Additional enum tag optimizations?

#1

I’m aware of the nullable pointer optimization for enums. But what about enums that need a discriminant yet still have a pointer at the beginning of each variant?

If I remember correctly, x86_64 does not use all the bits in its pointers (any other ISAs?). I don’t know if any OS uses these bits to store information, but perhaps if we wanted to be clever, we could have the compiler use those bits for the discriminant?

I understand the fundamental tradeoff, of course; you save 8 bytes at the beginning of the enum but you spend a couple extra cycles shifting and masking to actually get the discriminant every time you match on it. But in cases where the space savings are preferable, could this be a valuable optimization?

#2

The problem with that approach is that you will need to do this masking for all accesses of pointer types. Consider what happens if you take a reference to one of the enum fields. Now you have a &mut Box<T> but you still need to use a mask when dereferencing that reference.

#3

See also the prior discussion about enum representations. There are tons of possibilities even ignoring the pointer alignments representations.

#4

How so? If the ISA ignores those bits on deref, there’s no need to mask them out, right?

Edit:

the AMD specification requires that bits 48 through 63 of any virtual address must be copies of bit 47 (in a manner akin to sign extension), or the processor will raise an exception.

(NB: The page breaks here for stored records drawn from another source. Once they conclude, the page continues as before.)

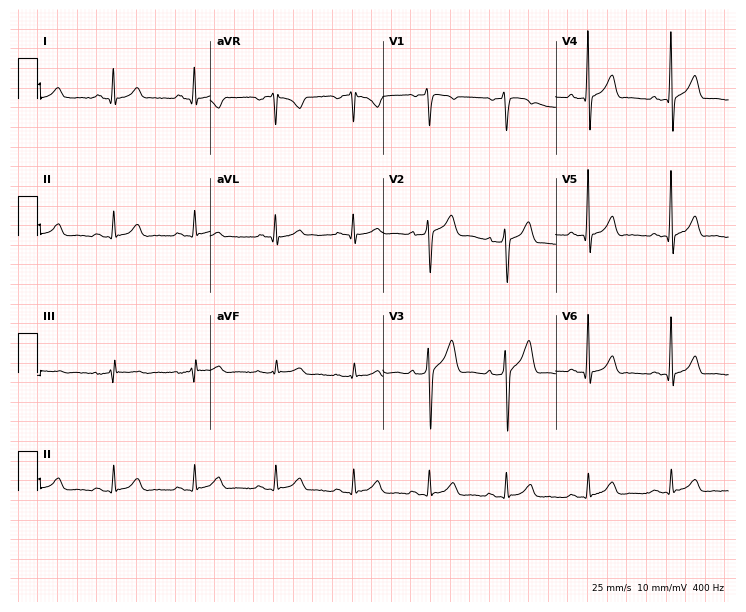
Electrocardiogram, a male patient, 46 years old. Of the six screened findings (first-degree AV block, right bundle branch block, left bundle branch block, sinus bradycardia, atrial fibrillation, sinus tachycardia), none is recorded.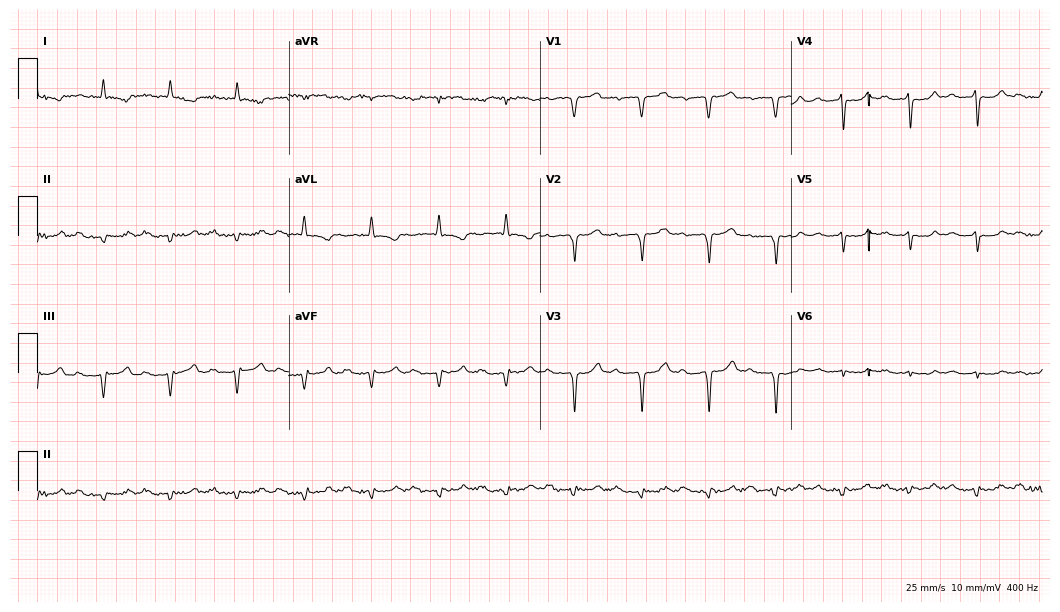
ECG (10.2-second recording at 400 Hz) — a man, 71 years old. Screened for six findings — first-degree AV block, right bundle branch block, left bundle branch block, sinus bradycardia, atrial fibrillation, sinus tachycardia — none is recorded. Only these six findings were labelled.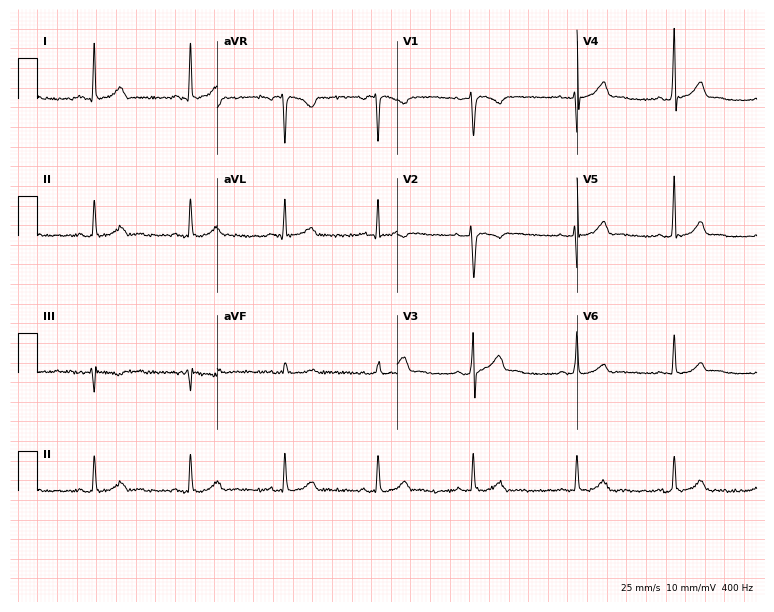
ECG — a 24-year-old female patient. Labelled as a normal ECG.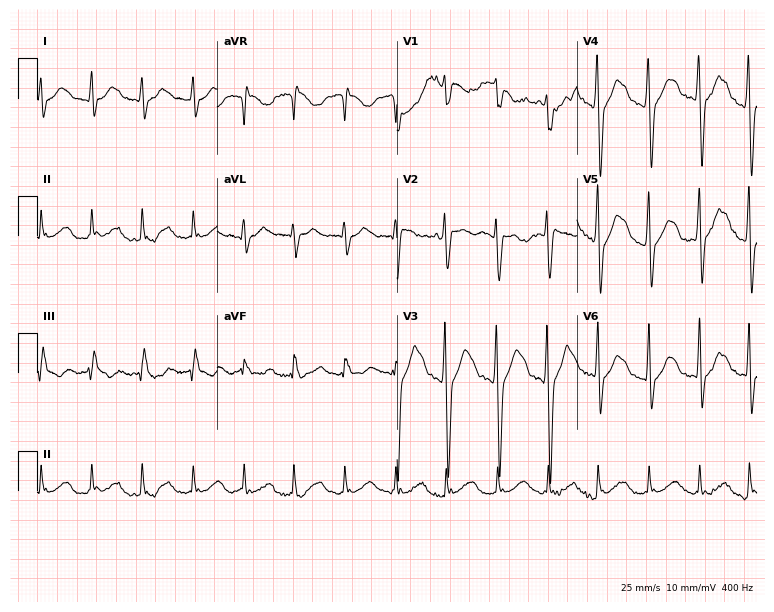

I see what you mean now. All right, forget that idea.

#5

the AMD specification requires that bits 48 through 63 of any virtual address must be copies of bit 47 (in a manner akin to sign extension), or the processor will raise an exception.

I see what you mean now. All right, forget that idea.

Correct me if I’m wrong but that’s not about alignment, alignment is about least-significant bits. This quote is about most-significant bits.

GHC is doing something like this. Evaluated objects are having non-zero first (least significant) 3 (or 2 on 32-bit systems) bits. If number of alternatives is smaller than or equal to 2^3 - 1 (or 2^2 - 1 on 32bit), the least significant 3 (2 in 32bit) bits also give the tag. So you can branch (in a case expression) without actually dereferencing the pointer.

#6

Indeed, I believe LLVM (and many other compilers) uses the LSB to indicate a C++ pointer is to a virtual method - so I imagine masking them out before dereferencing isn’t that expensive…

closed #7

This topic was automatically closed 90 days after the last reply. New replies are no longer allowed.